Here’s a picture of Robin shortly after waking up from a nap. His hair was so tousled and cute that I had to snap a picture. He’s having a snack of bread and butter.

The big news in our family is that my rock-star husband is bringing home a fifteen percent bonus this year (in this economy! I know!) so we suddenly find ourselves with the down payment for a house. We have a real estate agent and we’re going to start looking at properties maybe as soon as tomorrow.

I’m thrilled and scared. It’s a big financial commitment in an uncertain economy…but I think it is actually not too bad a time to buy. We plan to stay in this as-yet-hypothetical house until we die so we don’t really care if prices continue to drop for a while. We need more space; and considering things like the low interest rates and the tax benefits for homeowners, I think we can actually end up with a mortgage that will have lower monthly payments than our current rent. Plus we’ll be doing our little bit for the economy.

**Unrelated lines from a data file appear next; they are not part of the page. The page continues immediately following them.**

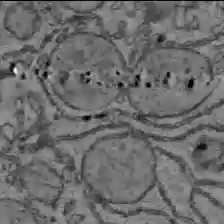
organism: C57BL Mouse
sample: Liver
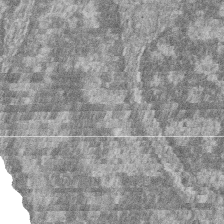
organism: Zebrafish
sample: Cilia; retinal pigment epithelium
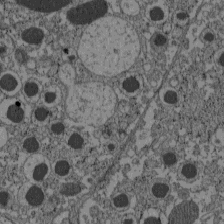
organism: C57BL Mouse
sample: Pancreatic islet
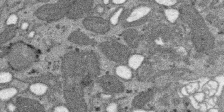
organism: Human
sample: Lung epithelial cells infected with SARS-CoV-2
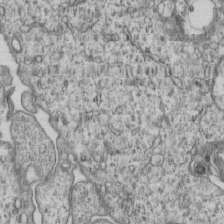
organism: Human
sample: MDA-MB-231 cells
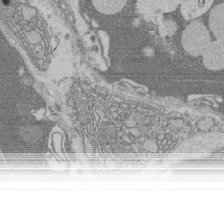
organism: Rat
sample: Salivary granule
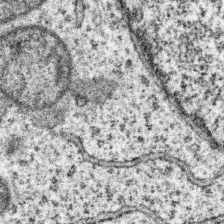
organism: Human
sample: HeLa cells
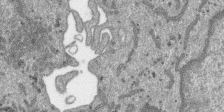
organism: Human
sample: Lung epithelial cells infected with SARS-CoV-2
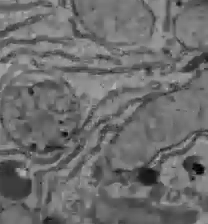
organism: C57BL Mouse
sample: Liver
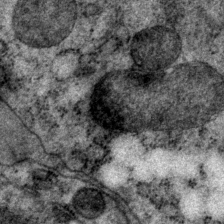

We’re looking in Oakland. Prices there have actually dropped to what I consider reasonable levels: there are lovely little bungalows built in the 20s and 30s going for $75,000 to $150,000. (This compared to San Francisco, where $400,000 will just about buy you a one-bedroom condo). It won’t be good for Sam’s commute—we will most likely end up having to buy a car as well—but nowhere else in the Bay Area has, well, suffered enough in the recession for us to be able to buy. (And the economy has put any thoughts of moving away from the Bay Area out of our minds.) On one hand we are sort of like vultures circling over the carcasses of foreclosed homes. But on the other hand we’re exactly the sort of young family that, moving as a group, can help to revitalize a blighted neighborhood.

(Don’t get me started on my “gentrification” rant. Gentrification is good. Urban neighborhoods move in cycles from new prosperity to gradual decay to revitalization, and if you artificially tamper with this cycle you are deliberately engineering slums. There is a large contingent of well-educated, highly-privileged, young white people in San Francisco who consider themselves artists and activists, and who basically fetishize poverty even though they have never really experienced it. The anti-gentrification brigade is largely composed of these types and they drive me absolutely batty.)

Anyway! I’m finding it pretty easy to get psyched up about a move to Oakland. I have this nice article bookmarked.

And I am profoundly mindful that our personal good fortune comes in the midst of so much hardship for so many. I’m proud of Sam’s leet skillz but even more grateful for our simple good luck.